次に零葉たちが目を覚ました時にはすでに護送用の馬車の中で揺られていた上、手足に枷を着けられており、どこかに向けてゆっくりと移動していた。


「んにゃ…もう食べれませんわ…むにゃ…」


「人が真面目に考えてるつーのに呑気にスヤスヤ寝やがって…」


気の抜けた寝言が聞こえ、ヴァルの視線は手足が拘束されているにも関わらず寝言を漏らしながら器用に熟睡中の公爵令嬢に向けられる。


「おい、お前たち煩いぞ。何をコソコソと話している!」


その時、御者台から中を覗ける小窓がガラッと開かれ、ドーベルマンの獣人が怒気を交えて睨みをきかせる。

しかし、零葉はその怒号にも物怖じせずに尋ねた。


「これから俺たち、どうなるんすか?」


「ふん、貴様のようなマヌケなヤツらに教えてやる義務など無い」


零葉の質問をドーベルマンの獣人は嘲笑うと小窓をピシャリと閉じてしまった。


「ムカつく…消し飛ばしていいか?」


獣人の対応がヴァルの怒りを買ったのか、鋭い牙を剥き出しにして口を開くと、吐き出した呼気に焔が混じっていた。


「あくまでも穏便に済ませるって決めたろ、武力行使は最低限無しだ」


「わーってるよ、冗談だ冗談」


零葉の制止に怒りの矛を収めるヴァルだったが、冗談と言いつつもその目は笑っていなかった。


「…何か来ます」


唐突にセレネが口を開いたかと思った次の瞬間、馬車が急停止する。

それと共に外からあのドーベルマンの獣人の声だろう、男の声が聞こえてくる。


「おい、そこの子供!いきなり飛び出してきたら危ないじゃない…ガッ⁉︎」


「貴様、何をする!グハッ⁉︎」


ドカッ、バキッという鈍い音が外から聞こえ、男の呻き声を最後に静かになった。

何事かと耳を澄ませていた一行だったが、突如馬車の荷台が開け放たれ、眩しい陽の光が差し込んで思わず目を細める。


「なーんか金目のものはーっと…って、おたくら誰?」


「そりゃこっちのセリフだけど」


声から少女らしき人影は零葉と視線が合ったのか首を傾げながら尋ねてくるが、零葉はそれをそのまま少女に返す。


「なんで拘束されてんの?」


「こっちが聞きたいくらいだ」


「ふーん、まいいや。
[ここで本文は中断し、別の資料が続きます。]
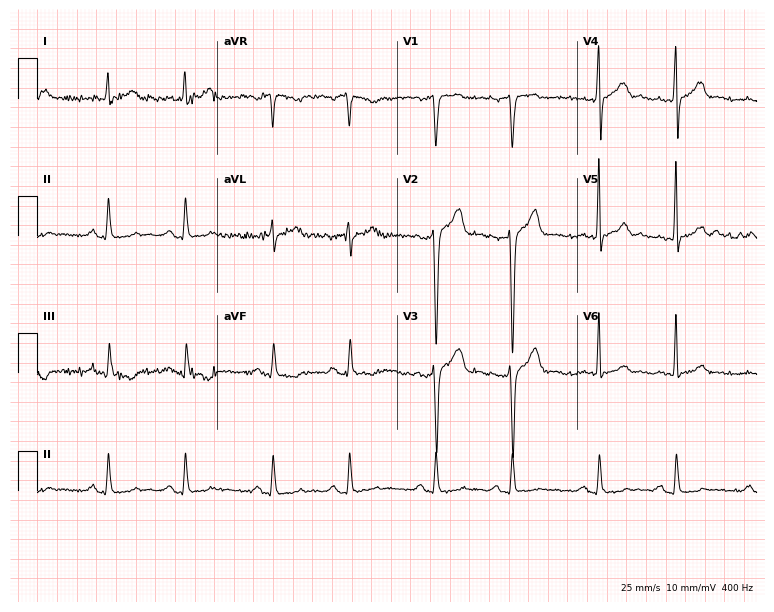
Electrocardiogram (7.3-second recording at 400 Hz), a 61-year-old male patient. Overall reading on record: normal ECG.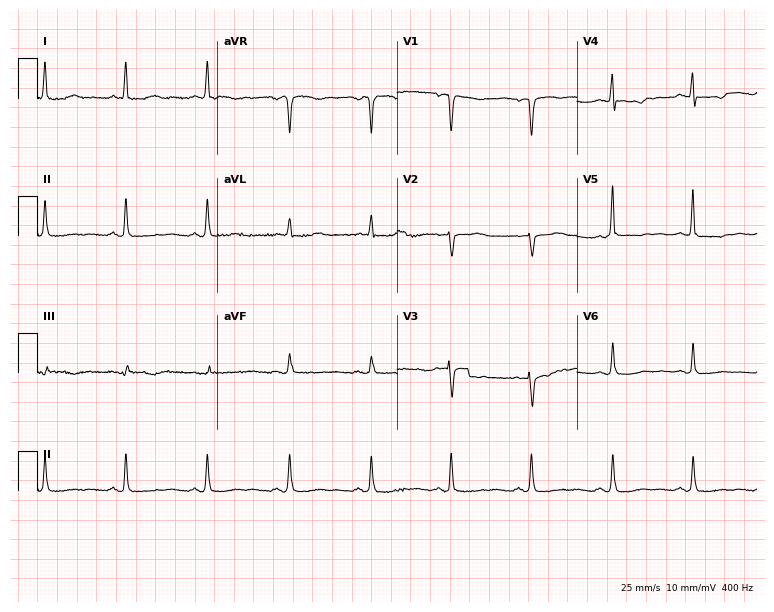
ECG — a 63-year-old woman. Labelled as a normal ECG.

何か金目のもの持ってない?」


零葉との会話などそっちのけでかれのジャケットのポケットを物色し始める少女。

しばらくそんなことを続けていた少女はバッと離れるとその手に長方形の物体を携えていた。


「何だこれ?とりあえず一番最初に触ったもん出したけど」


「そりゃ、俺のスマホだ。返してくれないか?」


零葉が返して欲しいと言った瞬間、少女の目が怪しく輝いた。


「すまほ?ってのが何なのかよく知らないけど返して欲しいって事は盗られたら困る、つまり金になるっ!いただきー!」


1人で勝手にテンションを上げた少女は勝手な想像を膨らませた挙句、脱兎の如くその場から走り去ってしまった。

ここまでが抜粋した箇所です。